»»

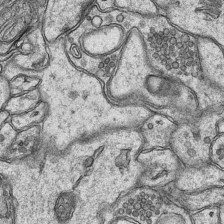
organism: Mouse
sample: CA1 Hippocampus
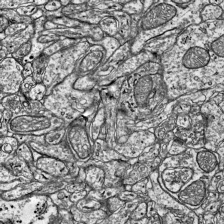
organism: Mouse
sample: Visual Cortex
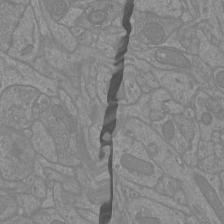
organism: Mouse
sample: Cortical neurons
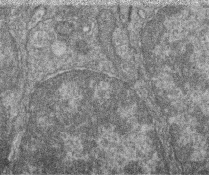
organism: Zebrafish
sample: Cilia; retinal pigment epithelium
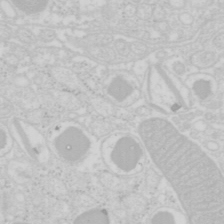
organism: Mouse
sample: Pancreas
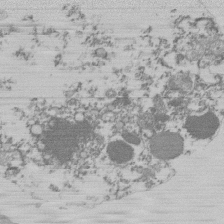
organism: Mouse
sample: Activated Pmel transgenic CD8+ T Cells
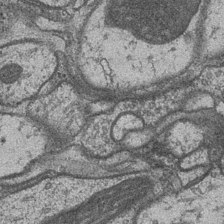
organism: Drosophila
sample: Optic medulla
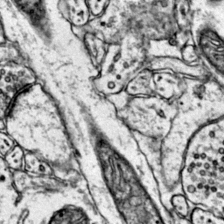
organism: Mouse
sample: Primary visual cortex
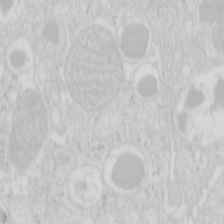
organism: Mouse
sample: Pancreas
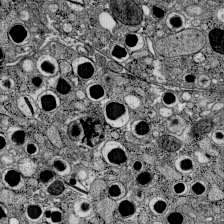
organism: C57BL Mouse
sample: Pancreatic islet
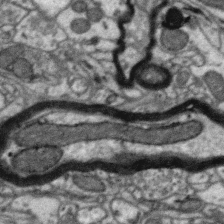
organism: Zebra finch
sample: Brain
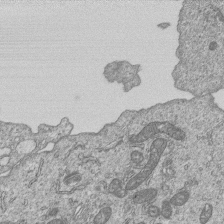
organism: Human
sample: MDA-MB-231 cells
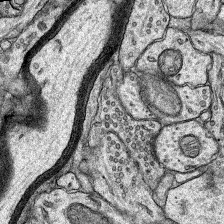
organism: Rat
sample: Hippocampus
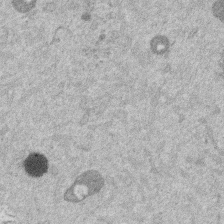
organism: Mouse
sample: Dividing mouse embryo 1 cell stage
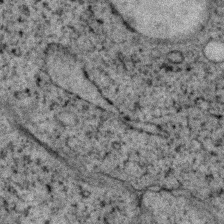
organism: Zebrafish
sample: Zebrafish embryo
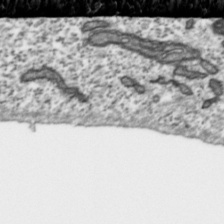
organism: Toxoplasma gondii
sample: Parasites in a vacuole inside a host cell
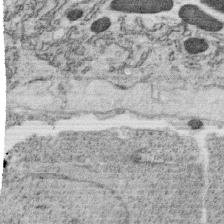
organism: C. elegans
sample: C. elegans oocyte; sperm cells
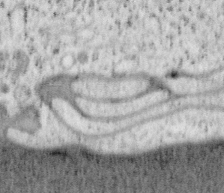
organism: Mouse
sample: OT-I killer T cells with ID8 ovarian cancer cells
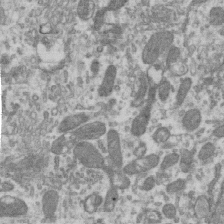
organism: Human
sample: Centriole in RPE cells
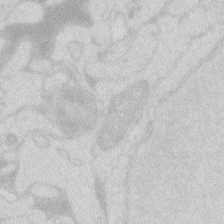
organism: Zebrafish
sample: Macrophage
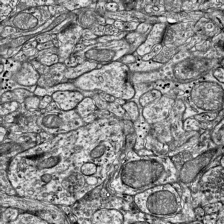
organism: Mouse
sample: Visual Cortex
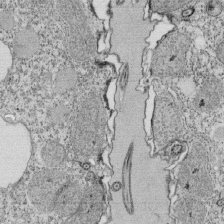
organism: Tetrahymena
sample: Cilia in tetrahymena
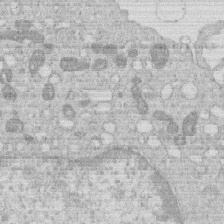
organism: Human
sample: Macrophage cells
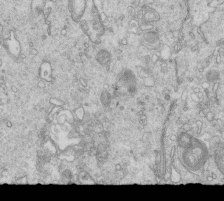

««

## About this exercise
Pictures should not appear; only the lines from the start of the listing above to the line containing "organism: C. elegans", both ends included, are to be repeated exactly.

## Written solution
organism: Mouse
sample: CA1 Hippocampus
organism: Mouse
sample: Visual Cortex
organism: Mouse
sample: Cortical neurons
organism: Zebrafish
sample: Cilia; retinal pigment epithelium
organism: Mouse
sample: Pancreas
organism: Mouse
sample: Activated Pmel transgenic CD8+ T Cells
organism: Drosophila
sample: Optic medulla
organism: Mouse
sample: Primary visual cortex
organism: Mouse
sample: Pancreas
organism: C57BL Mouse
sample: Pancreatic islet
organism: Zebra finch
sample: Brain
organism: Human
sample: MDA-MB-231 cells
organism: Rat
sample: Hippocampus
organism: Mouse
sample: Dividing mouse embryo 1 cell stage
organism: Zebrafish
sample: Zebrafish embryo
organism: Toxoplasma gondii
sample: Parasites in a vacuole inside a host cell
organism: C. elegans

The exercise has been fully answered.